▼▼▼
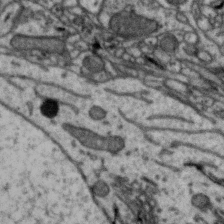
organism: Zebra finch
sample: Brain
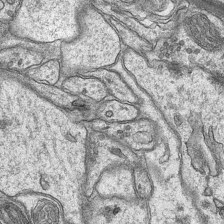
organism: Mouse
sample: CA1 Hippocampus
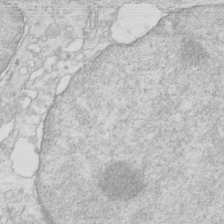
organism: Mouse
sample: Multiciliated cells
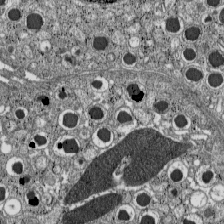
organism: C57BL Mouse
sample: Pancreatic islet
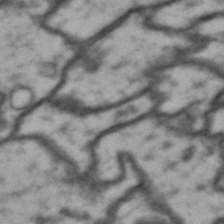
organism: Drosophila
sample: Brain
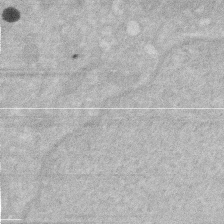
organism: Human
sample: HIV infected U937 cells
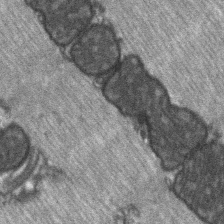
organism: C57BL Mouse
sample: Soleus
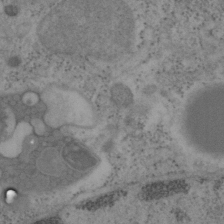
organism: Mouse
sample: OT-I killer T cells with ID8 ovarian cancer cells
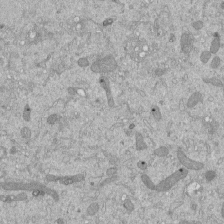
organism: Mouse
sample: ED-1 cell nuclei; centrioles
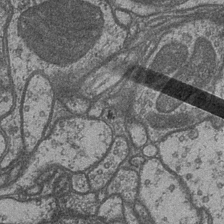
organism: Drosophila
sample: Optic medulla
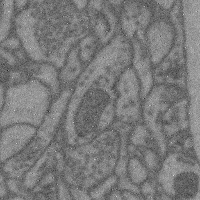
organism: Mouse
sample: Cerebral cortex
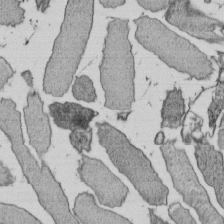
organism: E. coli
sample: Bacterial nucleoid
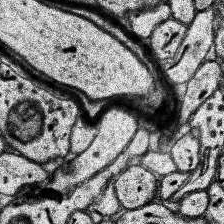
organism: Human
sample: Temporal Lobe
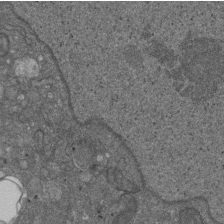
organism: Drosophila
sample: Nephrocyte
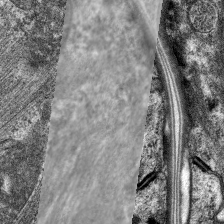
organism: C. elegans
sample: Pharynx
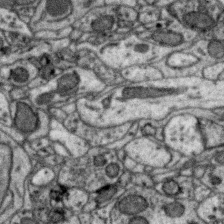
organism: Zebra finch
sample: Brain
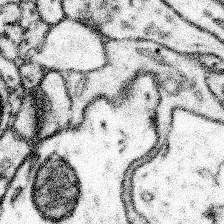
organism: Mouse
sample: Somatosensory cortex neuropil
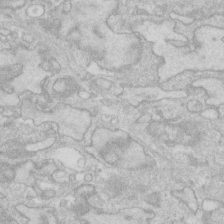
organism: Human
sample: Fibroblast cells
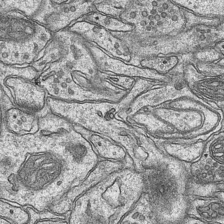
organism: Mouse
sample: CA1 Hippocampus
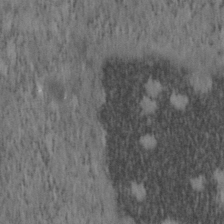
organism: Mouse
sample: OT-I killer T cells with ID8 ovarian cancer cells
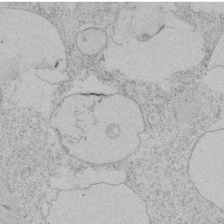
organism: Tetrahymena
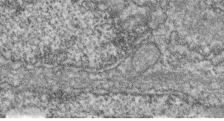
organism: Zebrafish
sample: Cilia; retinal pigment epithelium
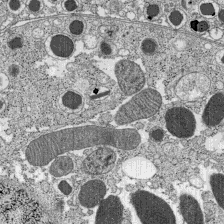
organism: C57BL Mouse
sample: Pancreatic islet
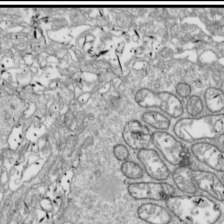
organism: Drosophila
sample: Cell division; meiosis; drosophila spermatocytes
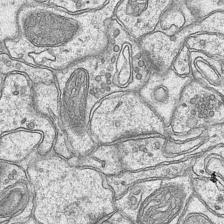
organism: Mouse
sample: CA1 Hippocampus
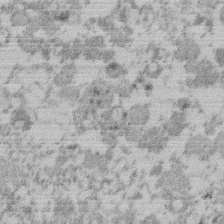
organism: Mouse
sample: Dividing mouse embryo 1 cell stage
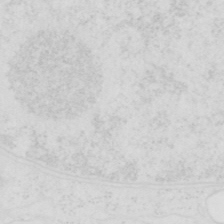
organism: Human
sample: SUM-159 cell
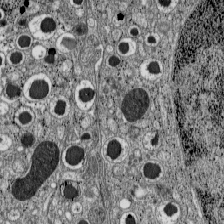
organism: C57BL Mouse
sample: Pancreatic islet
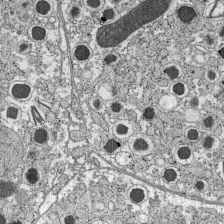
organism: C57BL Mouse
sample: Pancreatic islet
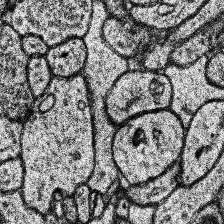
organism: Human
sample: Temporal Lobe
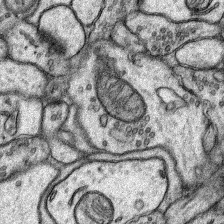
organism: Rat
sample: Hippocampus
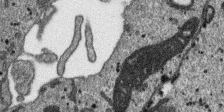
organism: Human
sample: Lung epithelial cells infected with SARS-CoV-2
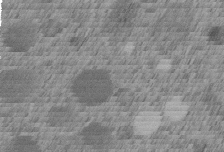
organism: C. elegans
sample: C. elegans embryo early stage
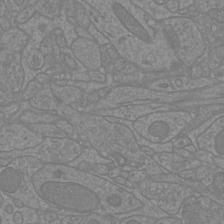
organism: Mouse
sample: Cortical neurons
▲▲▲
For this exercise, return every entry verbatim and omit all pictures.

organism: Zebra finch
sample: Brain
organism: Mouse
sample: CA1 Hippocampus
organism: Mouse
sample: Multiciliated cells
organism: C57BL Mouse
sample: Pancreatic islet
organism: Drosophila
sample: Brain
organism: Human
sample: HIV infected U937 cells
organism: C57BL Mouse
sample: Soleus
organism: Mouse
sample: OT-I killer T cells with ID8 ovarian cancer cells
organism: Mouse
sample: ED-1 cell nuclei; centrioles
organism: Drosophila
sample: Optic medulla
organism: Mouse
sample: Cerebral cortex
organism: E. coli
sample: Bacterial nucleoid
organism: Human
sample: Temporal Lobe
organism: Drosophila
sample: Nephrocyte
organism: C. elegans
sample: Pharynx
organism: Zebra finch
sample: Brain
organism: Mouse
sample: Somatosensory cortex neuropil
organism: Human
sample: Fibroblast cells
organism: Mouse
sample: CA1 Hippocampus
organism: Mouse
sample: OT-I killer T cells with ID8 ovarian cancer cells
organism: Tetrahymena
organism: Zebrafish
sample: Cilia; retinal pigment epithelium
organism: C57BL Mouse
sample: Pancreatic islet
organism: Drosophila
sample: Cell division; meiosis; drosophila spermatocytes
organism: Mouse
sample: CA1 Hippocampus
organism: Mouse
sample: Dividing mouse embryo 1 cell stage
organism: Human
sample: SUM-159 cell
organism: C57BL Mouse
sample: Pancreatic islet
organism: C57BL Mouse
sample: Pancreatic islet
organism: Human
sample: Temporal Lobe
organism: Rat
sample: Hippocampus
organism: Human
sample: Lung epithelial cells infected with SARS-CoV-2
organism: C. elegans
sample: C. elegans embryo early stage
organism: Mouse
sample: Cortical neurons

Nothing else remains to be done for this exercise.